When I mention that people can use oDesk for micro-tasks, people get often surprised: "oDesk cannot be used through an API, it is designed for human interaction, right?" Oh well, yes and no. Yes, most jobs require some form of interviewing, but there are certainly jobs where you do not need to manually interview a worker before engaging them. In fact, with most crowdsourcing jobs having both the training and the evaluation component built in the working process, the manual interview is often not needed.

For such crowdsourcing-style jobs, you can use the oDesk API to automate the hiring of workers to work on your tasks. You can find the API at (Saying that the API page is, ahem, badly designed, is an understatement. Nevertheless, it is possible to figure out how to use it, relatively quickly, so let's move on.)

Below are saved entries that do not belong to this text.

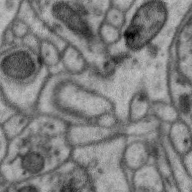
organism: Zebra finch
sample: Brain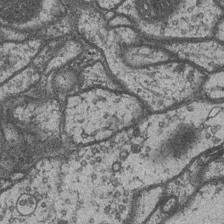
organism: Drosophila
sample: Optic medulla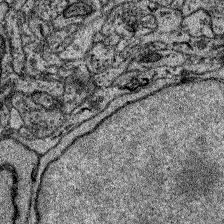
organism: Zebrafish
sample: Larval olfactory bulb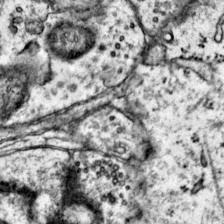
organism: Mouse
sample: Primary visual cortex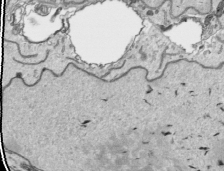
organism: Human
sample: Mitochondria in HCT116 cells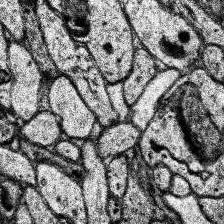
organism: Human
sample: Temporal Lobe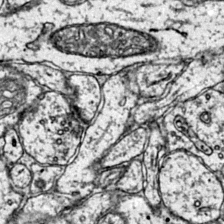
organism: Mouse
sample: Primary visual cortex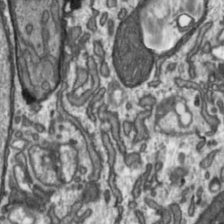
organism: Toxoplasma gondii
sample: Parasites in a vacuole inside a host cell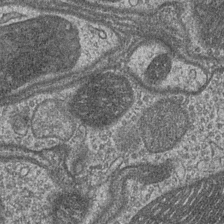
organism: Drosophila
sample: Optic medulla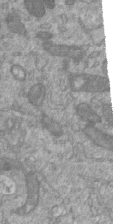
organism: Mouse
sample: ED-1 cell nuclei; centrioles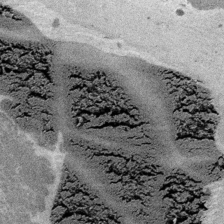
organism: Embia sp.
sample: Silk gland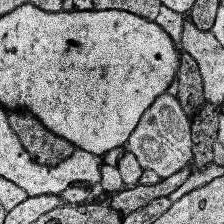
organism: Human
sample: Temporal Lobe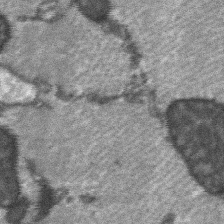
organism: C57BL Mouse
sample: Soleus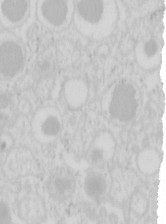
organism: Mouse
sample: Pancreas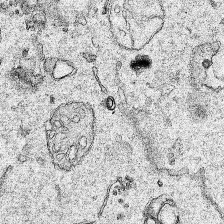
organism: Human
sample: Mitochondria in HCT116 cells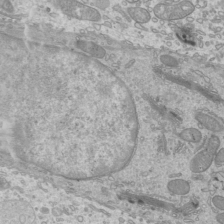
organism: Mouse
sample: Cilia; mouse epididymis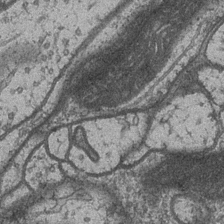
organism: Drosophila
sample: Optic medulla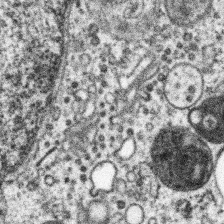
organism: Human
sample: HeLa cells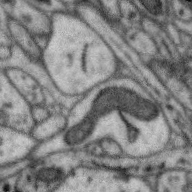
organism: Zebra finch
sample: Brain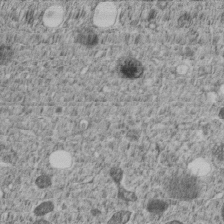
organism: C. elegans
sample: C. elegans embryo early stage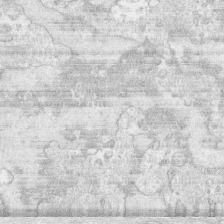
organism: Human
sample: CRL-1474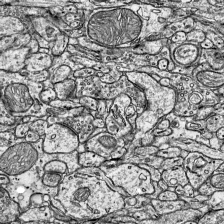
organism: Mouse
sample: Visual Cortex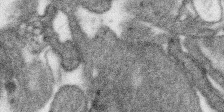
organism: Human
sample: Lung epithelial cells infected with SARS-CoV-2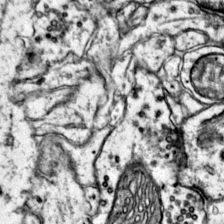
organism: Mouse
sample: Primary visual cortex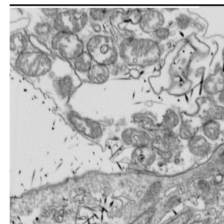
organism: Drosophila
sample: Cell division; meiosis; drosophila spermatocytes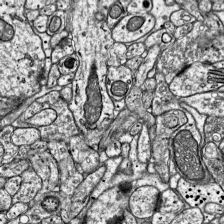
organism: Mouse
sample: Visual Cortex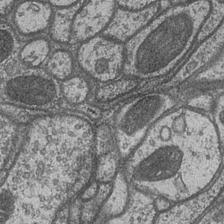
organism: Drosophila
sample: Optic medulla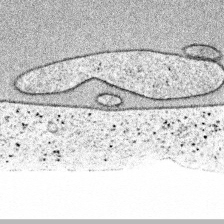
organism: Human
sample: HeLa cells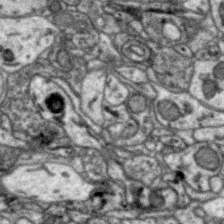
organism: Zebra finch
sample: Brain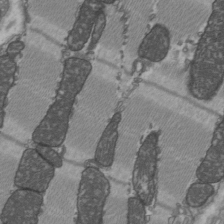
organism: C57BL Mouse
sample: Heart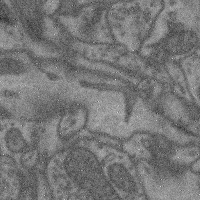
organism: Mouse
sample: Cerebral cortex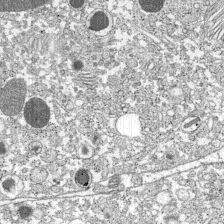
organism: C57BL Mouse
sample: Pancreatic islet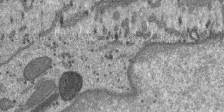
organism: Human
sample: Lung epithelial cells infected with SARS-CoV-2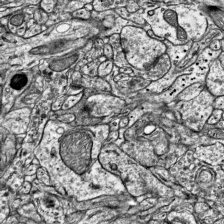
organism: Mouse
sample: Visual Cortex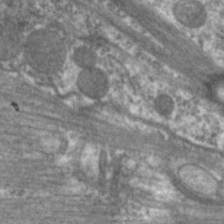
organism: C. elegans
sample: Pharynx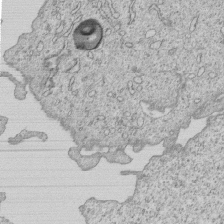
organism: Human
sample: MDA-MB-231 cells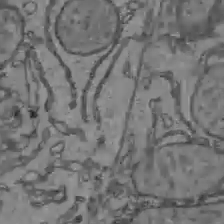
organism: C57BL Mouse
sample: Liver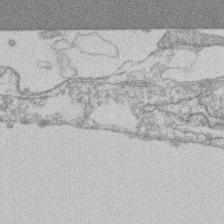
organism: Mouse
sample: T cell stromal cell synapse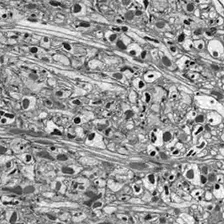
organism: Drosophila
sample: Optic lobe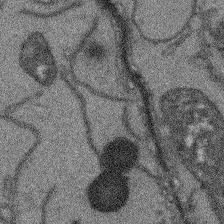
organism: Arabidopsis thaliana
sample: Root tip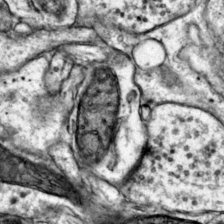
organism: Mouse
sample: Primary visual cortex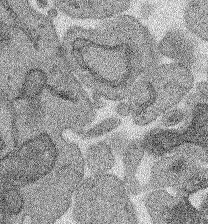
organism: Human
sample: HeLa cells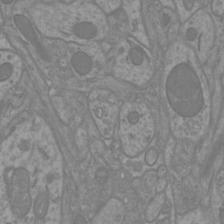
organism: Mouse
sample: Cortical neurons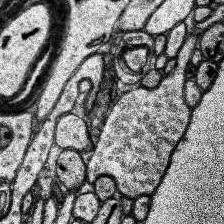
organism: Human
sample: Temporal Lobe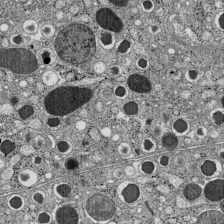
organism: C57BL Mouse
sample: Pancreatic islet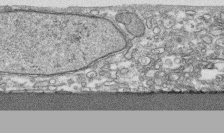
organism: Human
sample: CRL-1474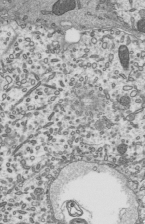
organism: Mouse
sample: Mouse epididymis efferent ductule cilia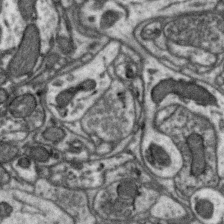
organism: Zebra finch
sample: Brain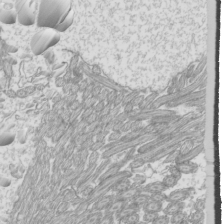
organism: Mouse
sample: Cilia; mouse epididymis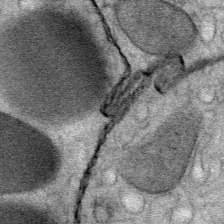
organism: Mouse
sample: Mouse Salivary gland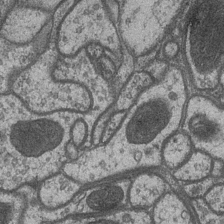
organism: Drosophila
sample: Optic medulla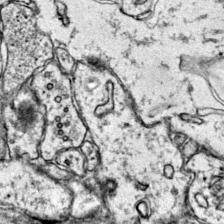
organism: Mouse
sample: Primary visual cortex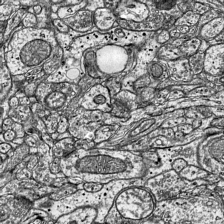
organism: Mouse
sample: Visual Cortex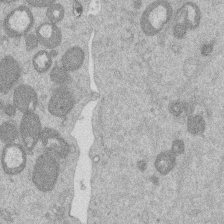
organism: Mouse
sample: Dividing mouse embryo 1 cell stage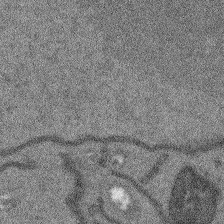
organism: Arabidopsis thaliana
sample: Root tip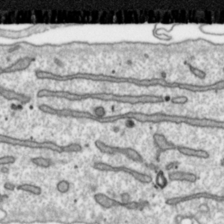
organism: Toxoplasma gondii
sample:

Here are the typical steps for a crowdsourcing-style contract on oDesk:
  • First, post a job: Use the "Post a Job" call from the Jobs API
  • Once the job is posted, poll the job openings to find who applied: Use the "List all the offers" call from the Offers API
  • Examine the details of the contractors that bid on the job: Use the "Get Offer" from the Offers API, to examine the details of each contractor. For example, for a task we had to have at most 10 people from a given country. So, the first 10 people from each country were hired, while subsequent applications from a country that had already 10 applicants were denied. Other people may decide not to hire contractors with less than 50 hours of prior work. It seems to be an interesting research topic to intelligently decide what aspects of the contractor matter most for a job, and hire/decline applications based on such info.
  • Make offers to the contractors: [That is the stupid part: Apparently the API does not allow the buyer to simply "accept" the bid by the contractor, although this is trivially possible through the web interface]. Use the "Post a Job" call, and create a new job opening for the contractor. Then use the "Make Offer" call from the Offers API, to generate an offer for the contractor(s) that you want to hire.
    • If you do not want to pay per hour, but rather per task, create an hourly contract, but set the maximum working hours per week at zero. Yes, this is not a mistake. You will be using the Custom Payments functionality to effectively submit "bonus payments" to the contractor.
    • Typically, it is better to have a mixture of both hourly wage and a fixed price component. You can have a no-hourly-wage policy by setting at 0 the maximum hours that can be charged, simulating MTurk. Or you can specify the hourly wage, and set the limit of how many hours can be charged per week.
  • Direct the contractor how to work: For that use the Message Center API, to send a message to the contractor, with the URL where you host your task. [Note: oDesk does not provide functionality for handling the task execution, so it is up to you to build that infrastructure. If you have ever built an "external HIT" on MTurk, you are ready to go. Just now you need to send the oDesk workers a url, where they can login to your website, and their username/password. You can go full force and allow an oDesk authentication, but this seems a little bit too much for me.]
  • Whenever the contractor has completed enough tasks, use the Custom Payment API to submit the payment. Repeat as needed.
  • When the task is done, end the contract using the contracts API.
That's all folks! In the next few weeks, I will try to post the code for some of the crowdsourcing experiments that we conducted with oDesk.